§ Exercise aim
Leaving the images aside, transcribe all the data below exactly.

§ Given information
►

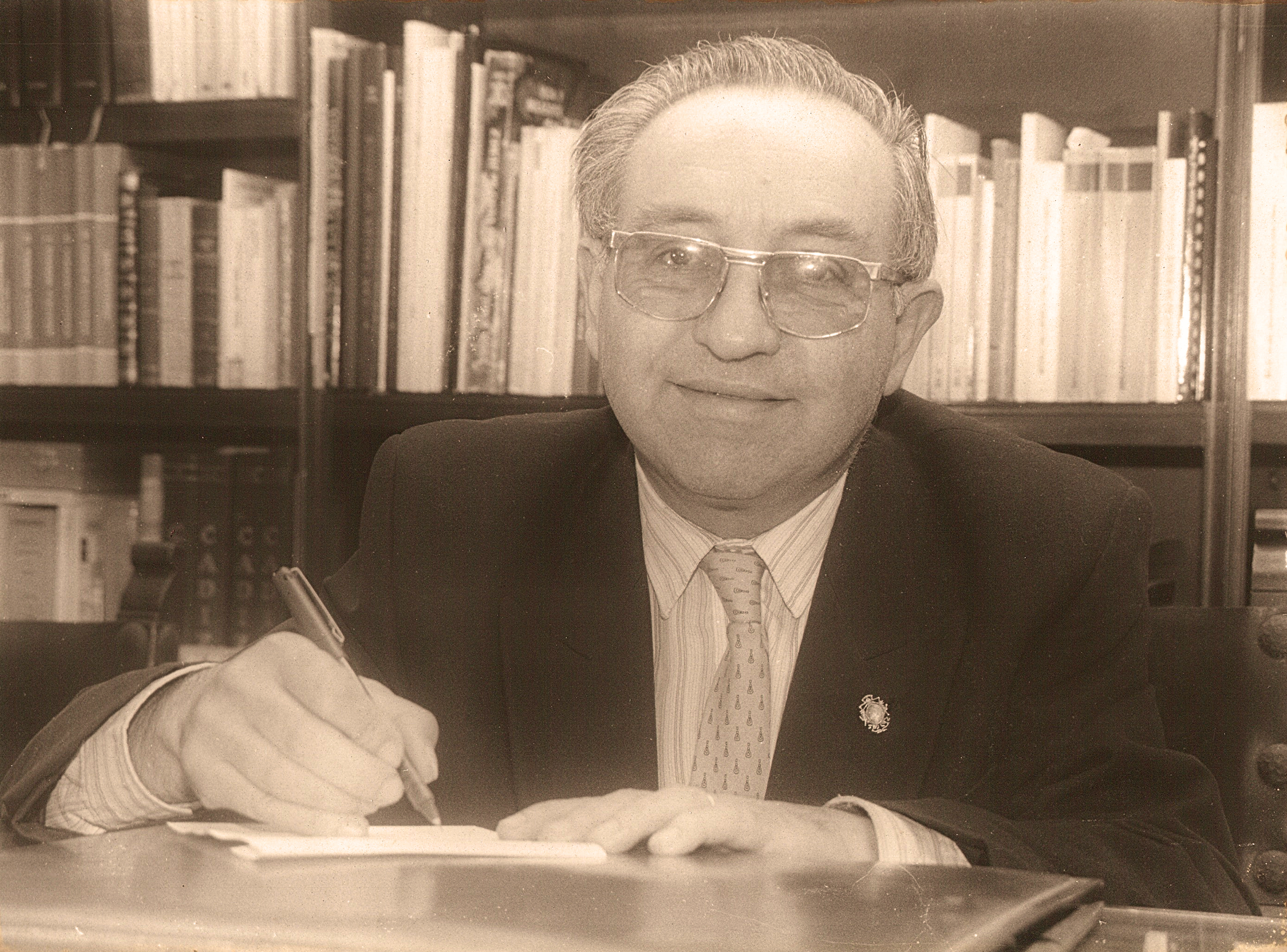 Retrato en la biblioteca familiar
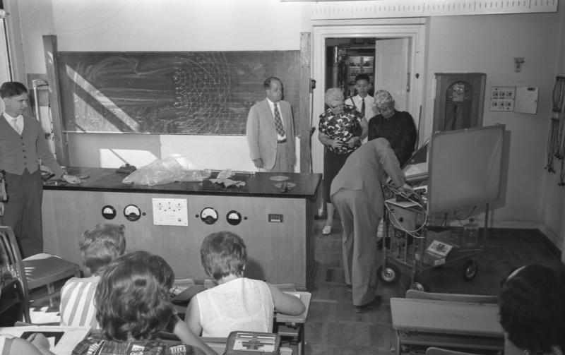 Birmanischer Erzieher, U Ba Lwin besichtigt die Klara Schumann Schule in Bonn
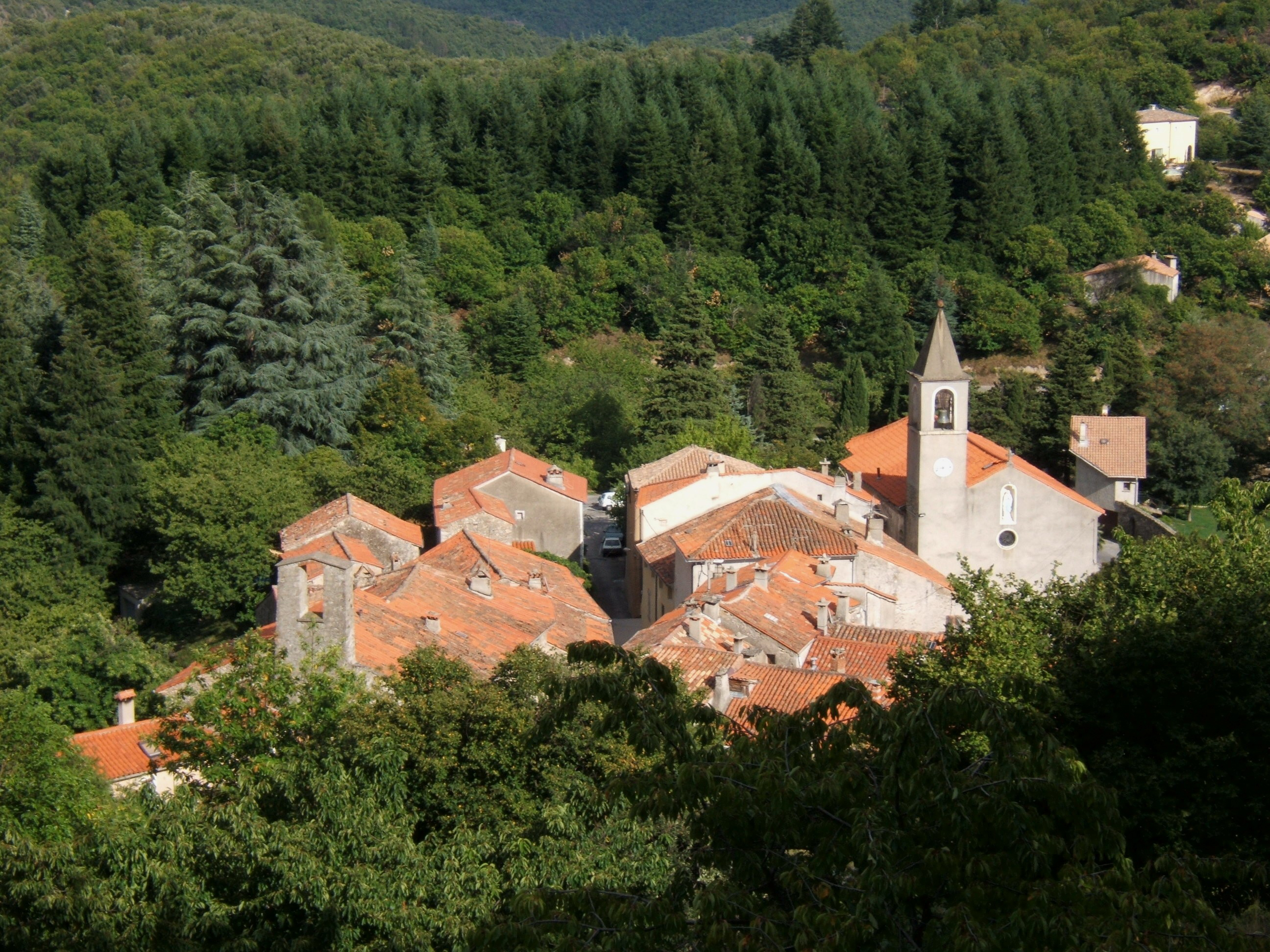 Le hameau de Beaulieu, commune de Mandagout.
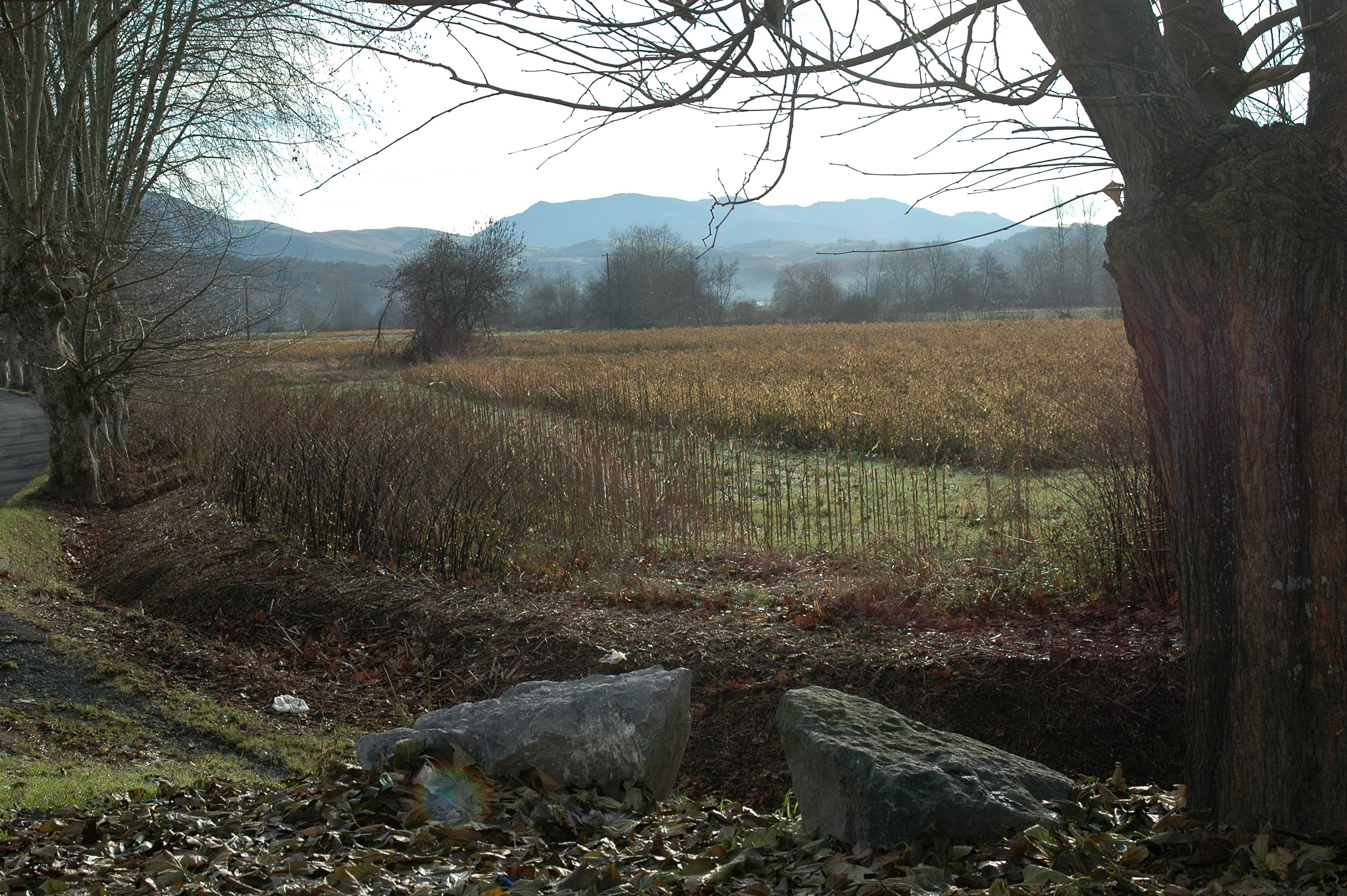 Ustaritz, plaine maïsicole. Photo prise le 31/12/06 par Harrieta171

◄

§ Answer to this problem
 Retrato en la biblioteca familiar
 Birmanischer Erzieher, U Ba Lwin besichtigt die Klara Schumann Schule in Bonn
 Le hameau de Beaulieu, commune de Mandagout.
 Ustaritz, plaine maïsicole. Photo prise le 31/12/06 par Harrieta171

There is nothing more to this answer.